Brexit Gets Adrenaline Shot From Meeting of British and Irish Leaders

LONDON — Britain’s faltering Brexit negotiations with the European Union got a lifeline on Thursday from an unexpectedly upbeat meeting between the leaders of Britain and Ireland, with both saying they could see “a pathway to a possible deal” to handle issues over Northern Ireland.

Meeting at a hotel outside Liverpool, England, Prime Minister Boris Johnson and Prime Minister Leo Varadkar discussed Britain’s proposal, which would take Northern Ireland out of the European customs union, along with Britain, but leave it aligned with many other European Union regulations.

“Both continue to believe that a deal is in everybody’s interest,” said a vaguely worded joint statement issued by the leaders. “They agreed that they could see a pathway to a possible deal.”

Still, for all the encouraging mood music, it was hard to judge whether Mr. Johnson and Mr. Varadkar had actually closed any gaps between them or were merely putting a diplomatic gloss on a negotiating effort that could fail before the Oct. 31 deadline for Britain’s departure from Europe.

They did not cite concrete progress on vexing issues, like customs checkpoints, which Ireland opposes, or the need for Northern Ireland’s assembly to approve the arrangement, which Britain is demanding. But neither did they repeat their past disagreements on these issues.

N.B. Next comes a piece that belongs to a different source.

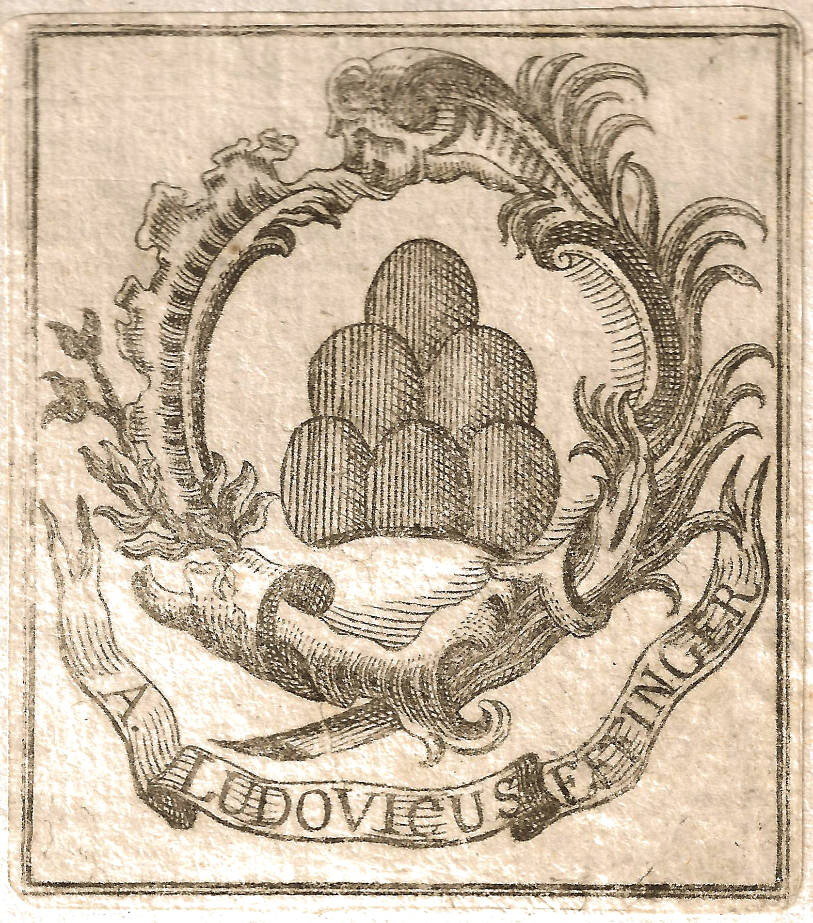 Exlibris Anton Ludwig Effinger (1723-1792), Kommandant zu Aarburg, bernischer Salzdirektor.
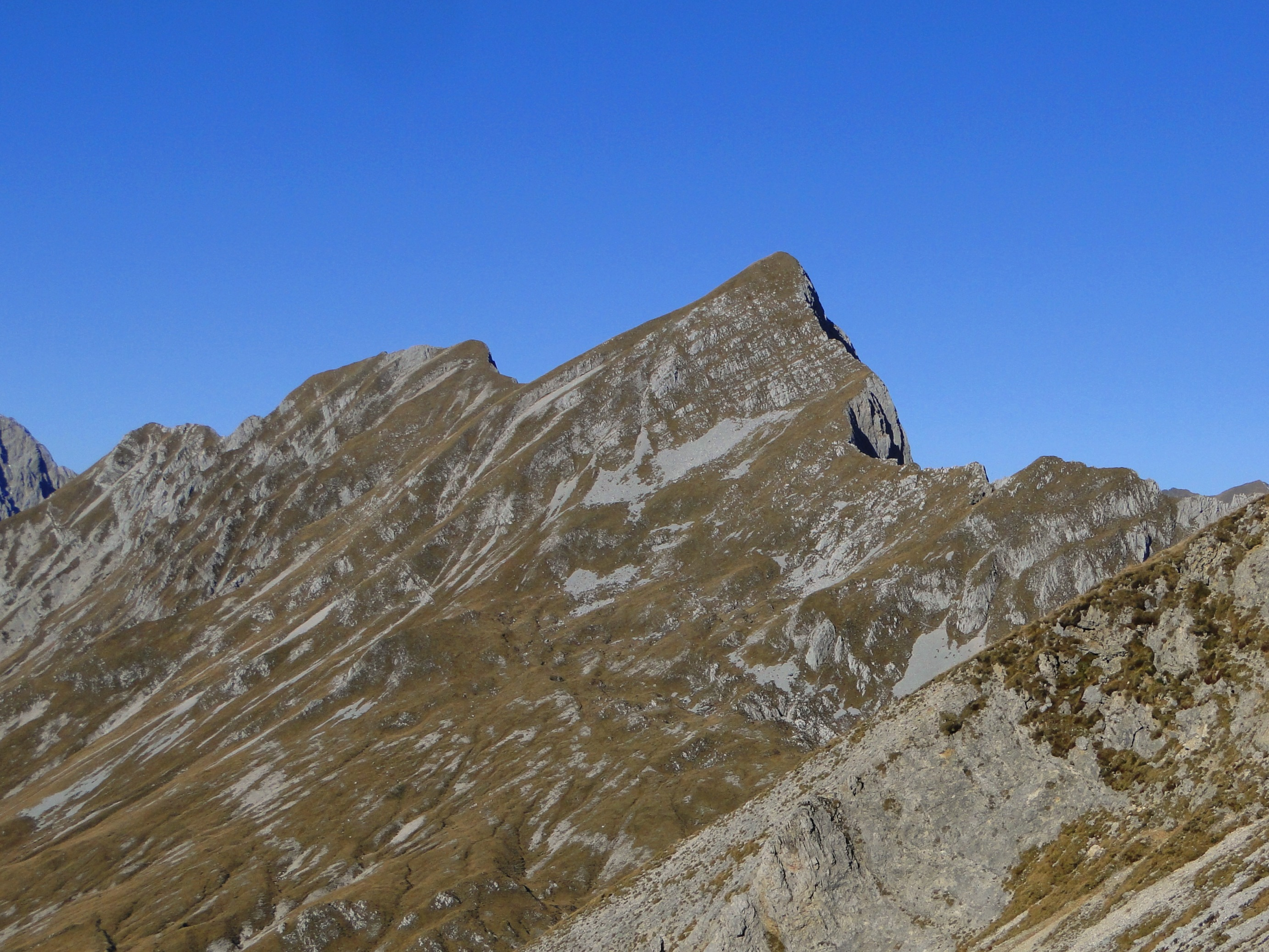 Cima del Fop. Prealpi bergamasche (BG)

Speaking to reporters, Mr. Varadkar said he believed Britain and Europe could strike a deal before Oct. 31. But he acknowledged potential sticking points, saying, “there’s many a slip between cup and lip.” The normally voluble Mr. Johnson left without speaking to the press.

Mr. Varadkar said he hoped the meeting would give fresh momentum to parallel talks between Britain and the European Union, which had largely ground to a halt.

Diplomats said a meeting on Friday between the Brexit secretary, Stephen Barclay, and the European Union’s chief negotiator, Michel Barnier, would be crucial in determining whether talks intensify before a decisive summit of European leaders on Oct. 17.

Mr. Varadkar and Mr. Johnson met for two and a half hours and took a private walk around the grounds of the hotel, a manor normally used for upscale weddings. The atmospherics suggested that neither side was ready to give up, even though British officials have already pointed fingers at what they say are intransigent Europeans and the obdurate Irish.

Mr. Varadkar has been blunt about his objections to Mr. Johnson’s proposal, notably its requirement that Northern Ireland’s assembly — which has been suspended since its governing coalition collapsed in January 2017 in a sectarian dispute — be given a veto over the plan once every four years.

Before the meeting, Mr. Varadkar said, “Part of the difficulty at the moment, though, is the position of the U.K. government that Northern Ireland must leave the E.U. customs union and be part of the U.K. customs union, no matter what the people of Northern Ireland think. That’s their position at the moment, and that’s the one that’s of grave difficulty to us.”

British officials have floated various remedies to this problem, like having the major political parties in Northern Ireland — which represent both British unionists and Irish nationalists — sign on to an agreement, in lieu of the assembly. Another option is to impose a time limit on the deal, but set that date well in the future, giving Ireland hope that the north might never be divided from the south.

Finding a compromise on the issue of “consent” was expected to occupy most of Thursday’s meeting, though Mr. Johnson and Mr. Varadkar also said they had discussed the customs union. Of the two issues, consent is easier to resolve: Some of the details could be left until later, if the two sides reach agreement on basic principles.

The customs union is far harder: Britain argues it is necessary as a point of principle and to get a deal through Parliament. But it would require installing customs checks, although Britain insists such checks could be done away from the border between north and south.

Those are an obstacle for Ireland for practical reasons — they would interrupt the now seamless trade across the border — as well as a symbolic one — a hard border could threaten the peace that has prevailed since the 1998 Good Friday Agreement resolved years of sectarian strife in Northern Ireland.

The European Union and individual European leaders have steadfastly backed Ireland, generally echoing Mr. Varadkar’s objections. On Wednesday, Mr. Barnier told the European Parliament: “We’re not really in a position where we’re able to find an agreement.”

Mr. Johnson has threatened to leave the bloc without a deal if he cannot strike an agreement before Oct. 31. But that outcome seems less likely because of a Parliamentary law requiring the prime minister to ask the European Union for an extension by Oct. 19, if he does not achieve a deal.

As the days tick down, the British government has seemingly adopted a two-track strategy: Downing Street officials, usually anonymously, blame either the Irish or the European Union for torpedoing a deal, while the government quietly continues to look for ways to break the impasse.

Mr. Johnson’s meeting with Mr. Varadkar, held away from television cameras and the politically charged terrain of London or Dublin, was part of that second track. But British officials have also leaked a series of threats and warnings about what could happen if there is no deal by month’s end.